The Supreme Court held that it does not have any hesitation in concluding that such kind of occupation of public ways, whether at the site in question or anywhere else for protests is not acceptable and the administration ought to take action to keep the areas clear of encroachments or obstructions. The Court further said that it has no doubt that it is the responsibility of the authorities to take suitable action, but then such suitable action should produce results. In what manner the administration should act is their responsibility and they should not hide behind the court orders or seek support therefrom for carrying out their administrative functions. The courts adjudicate the legality of the actions and are not meant to give shoulder to the administration to fire their guns from.
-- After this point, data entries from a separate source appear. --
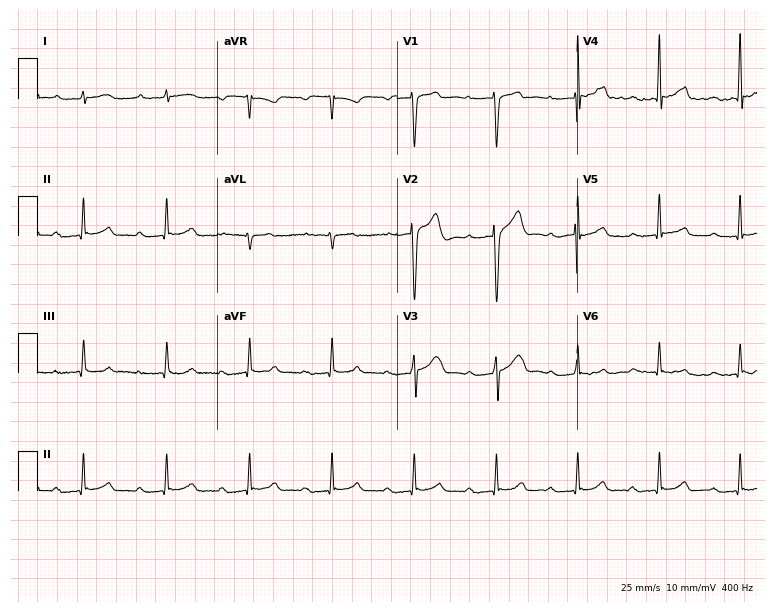
Electrocardiogram, a 35-year-old male. Interpretation includes first-degree AV block.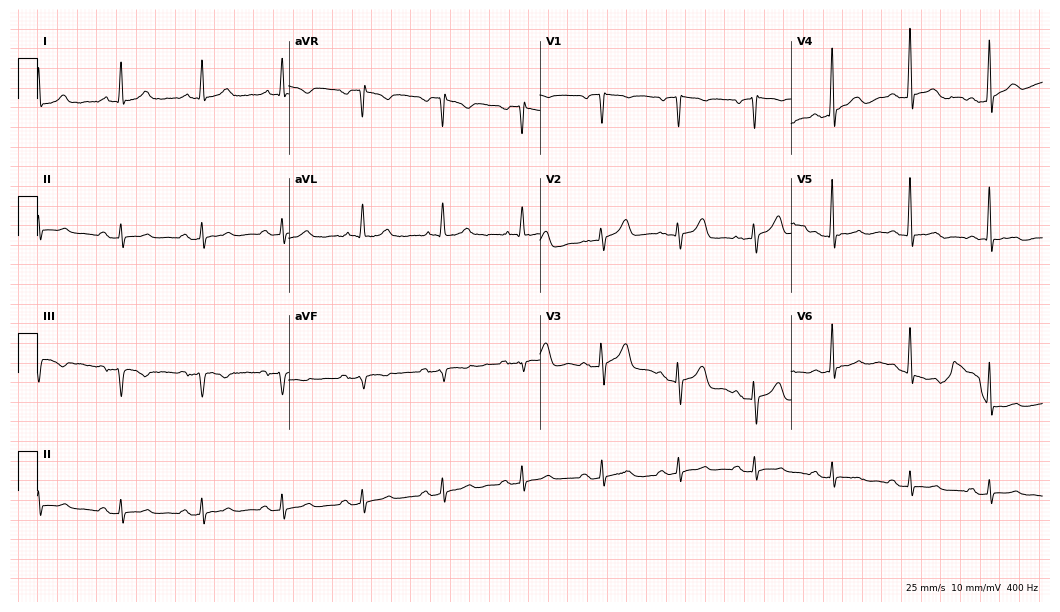
Resting 12-lead electrocardiogram. Patient: a 78-year-old male. None of these six findings is recorded: first-degree AV block, right bundle branch block, left bundle branch block, sinus bradycardia, atrial fibrillation, sinus tachycardia.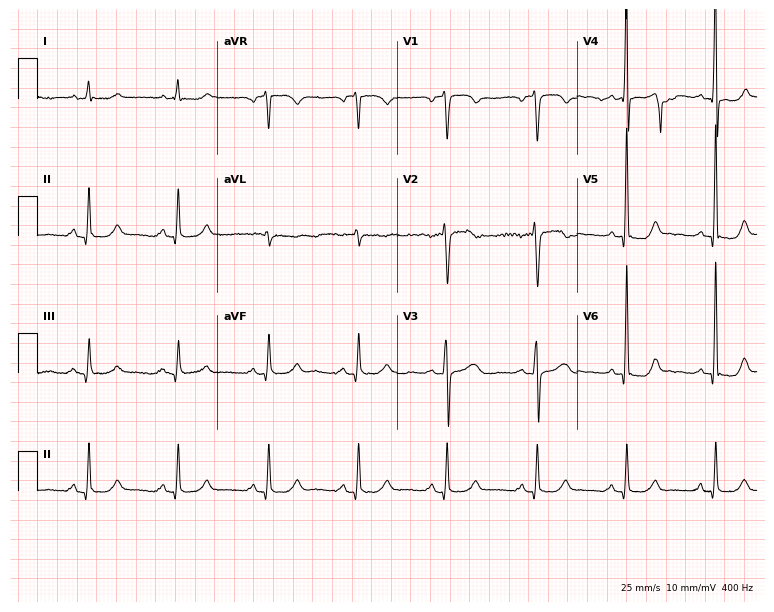
ECG — a 61-year-old male patient. Screened for six findings — first-degree AV block, right bundle branch block (RBBB), left bundle branch block (LBBB), sinus bradycardia, atrial fibrillation (AF), sinus tachycardia — none is recorded. Findings outside these six are not listed.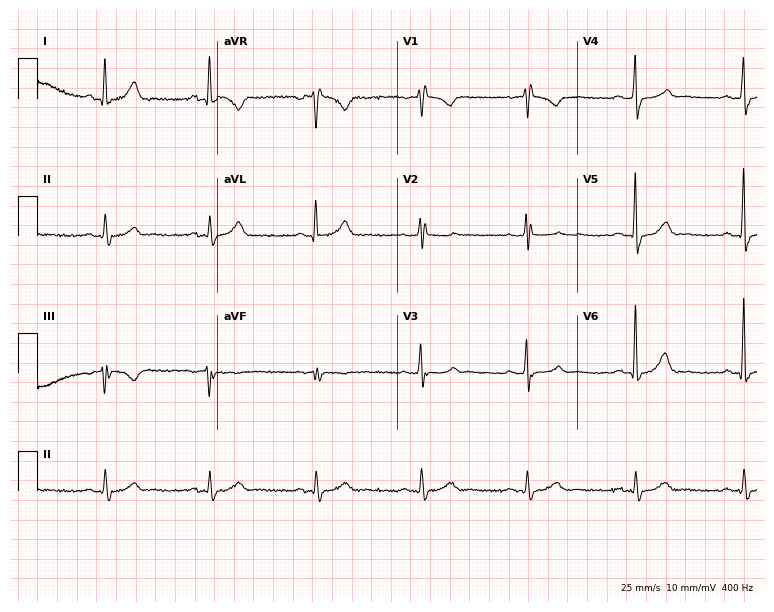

The Court, furthermore, said that our Constitutional scheme comes with the right to protest and express dissent, but with an obligation towards certain duties. Article 19, one of the cornerstones of the Constitution of India, confers upon its citizens two treasured rights, i.e., the right to freedom of speech and expression under Article 19(1)(a) and the right to assemble peacefully without arms under Article 19(1)(b). These rights, in cohesion, enable every citizen to assemble peacefully and protest against the actions or inactions of the State. The same must be respected and encouraged by the State, for the strength of a democracy such as ours lies in the same. These rights are subject to reasonable restrictions, which, inter alia, pertain to the interests of the sovereignty and integrity of India and public order, and to the regulation by the concerned police authorities in this regard. Additionally, as was discussed in the Mazdoor Kisan Shakti Sangathan v. Union of India & Anr (2018) 17 SCC 324, each fundamental right, be it of an individual or of a class, does not exist in isolation and has to be balanced with every other contrasting right. It was in this respect, that in this case, an attempt was made by us to reach a solution where the rights of protestors were to be balanced with that of commuters.